Yes that's the point.

But prepareToPlay() is not called back when I switch to recording.

So may be a call to prepareToPlay() with the recording buffer size as parameter is missing?

Not sure I understand.. My point is that you should allocate your FFT at whatever size is best, not at a size that depends on the block size, since that could change at any time. So I'm unclear about why it would make any difference.. Surely the incoming data goes into a fifo and you perform your FFT when there's enough data, so it shouldn't matter whether what size of blocks the data arrives in?

My incoming data is used for real-time convolution in the frequency domain.

If I use a fifo as you say, I'll have to wait until my buffer is full to process it.

The processBlock() buffer size is the one set in the Logic settings so I have to return the data immediatly.

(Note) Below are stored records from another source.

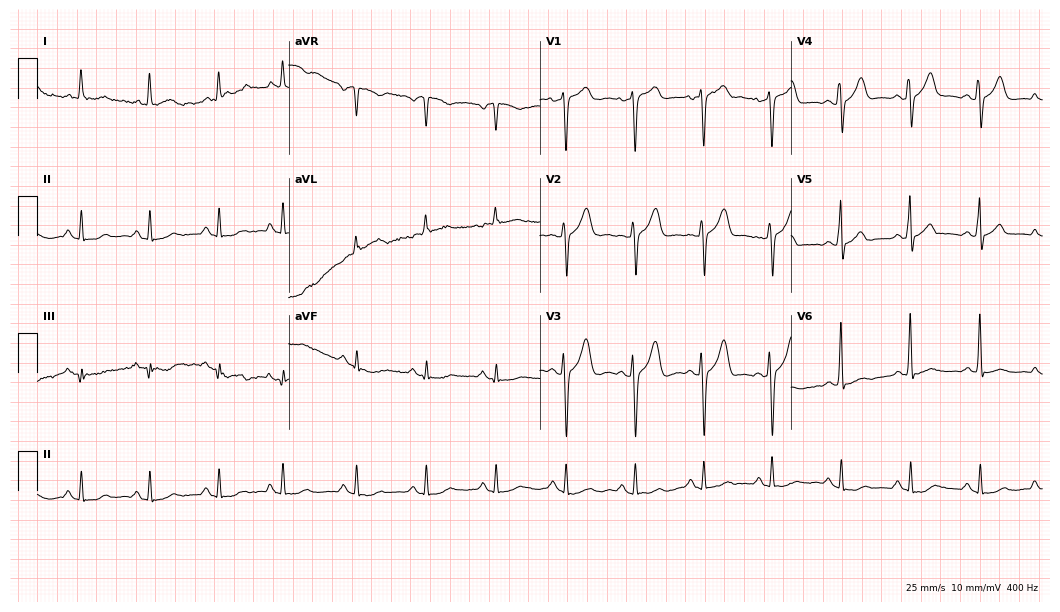
12-lead ECG from an 80-year-old man (10.2-second recording at 400 Hz). No first-degree AV block, right bundle branch block, left bundle branch block, sinus bradycardia, atrial fibrillation or sinus tachycardia recorded for this tracing. Only these six findings were labelled.
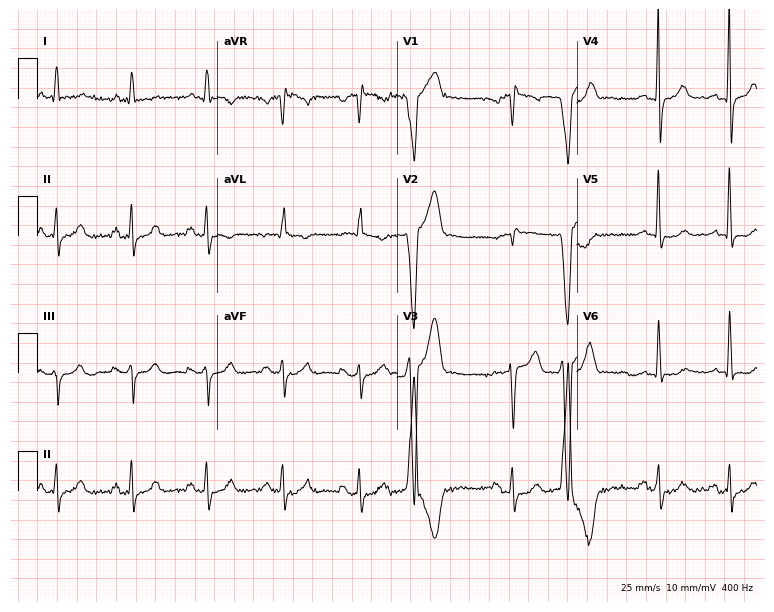
12-lead ECG from a man, 70 years old. No first-degree AV block, right bundle branch block (RBBB), left bundle branch block (LBBB), sinus bradycardia, atrial fibrillation (AF) or sinus tachycardia recorded for this tracing. Other findings, if any, are not listed.
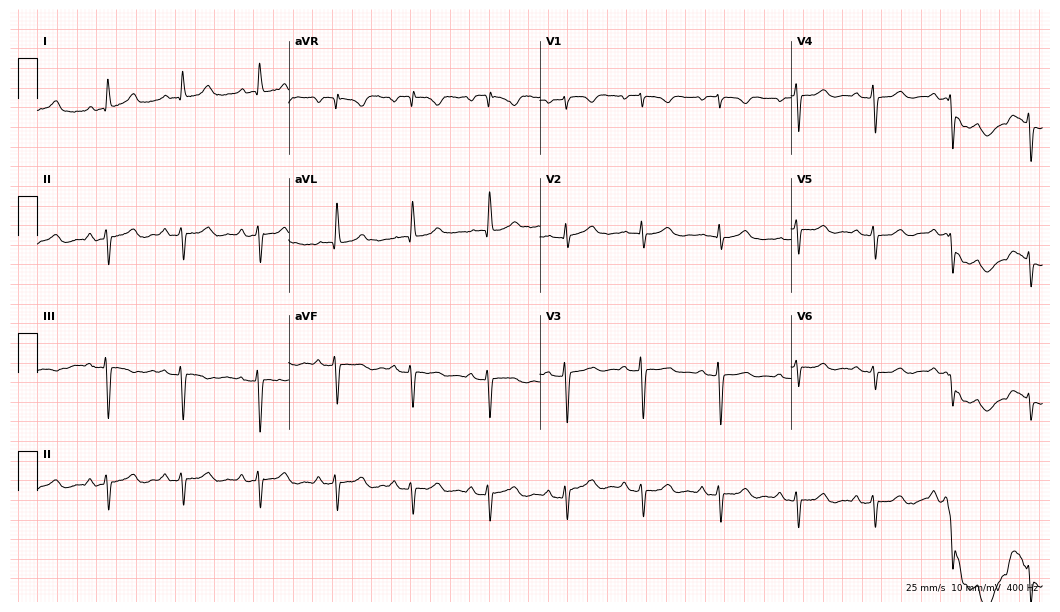
12-lead ECG (10.2-second recording at 400 Hz) from a man, 67 years old. Screened for six findings — first-degree AV block, right bundle branch block, left bundle branch block, sinus bradycardia, atrial fibrillation, sinus tachycardia — none is recorded. Findings outside these six are not listed.
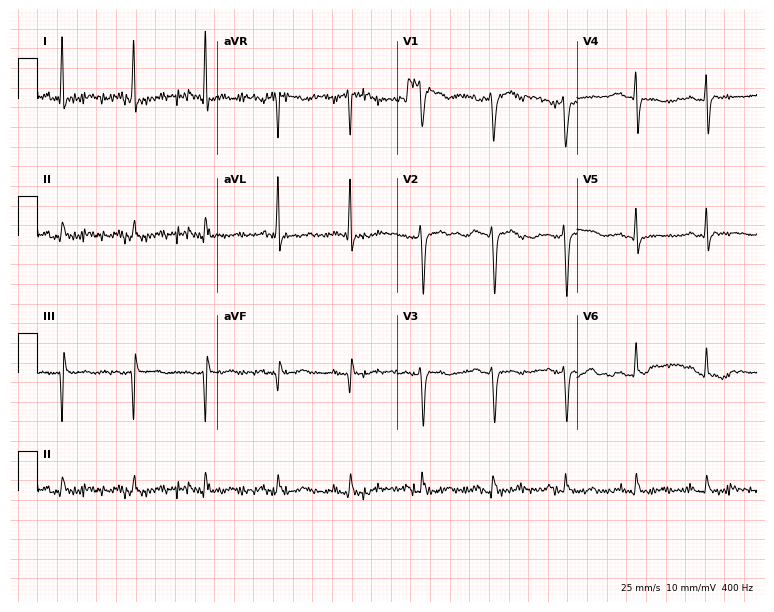
Resting 12-lead electrocardiogram (7.3-second recording at 400 Hz). Patient: a female, 54 years old. None of these six findings is recorded: first-degree AV block, right bundle branch block (RBBB), left bundle branch block (LBBB), sinus bradycardia, atrial fibrillation (AF), sinus tachycardia. Findings outside these six are not listed.
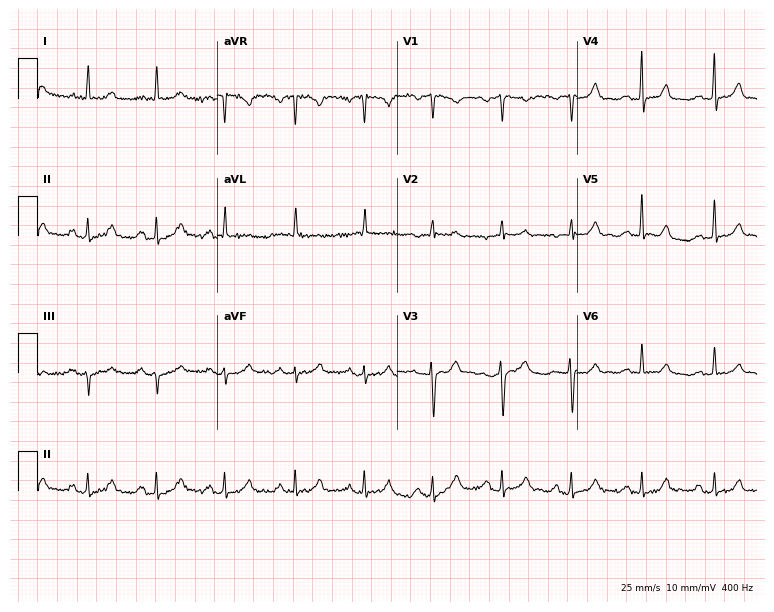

So in my opinion, this solution can't suit.

Ok, but what if you get 93 samples? You can't change your algorithm to fit the block size, because it's unpredictable and may change at any time. The way people normally do that kind of thing is to use a fifo and publish your latency.

Yes, I agree with that.  When I get less samples than expected in processBlock(), I have to put them into a fifo.

But if I take the previous example:

My latency is set to 128 samples and is equal to the blocksize in ProcessBlock().

If i do like you say, and if I keep a 1024-sample FFT size, my buffer will be ready to be processed only when full.

So that means I have to set my plugin latency to 896 (1024-128) samples, haven't I ?

Yes, that's true, but AFAIK it's unavoidable if your algorithm needs to work in blocks of a particular size.

Ok, thanks.

The need for latency reporting depends on what the goal is of your FFT. If you use it to display a frequency spectrum, you don't need to report any latency. Only report it when your FFT is used for processing/changing your input signal.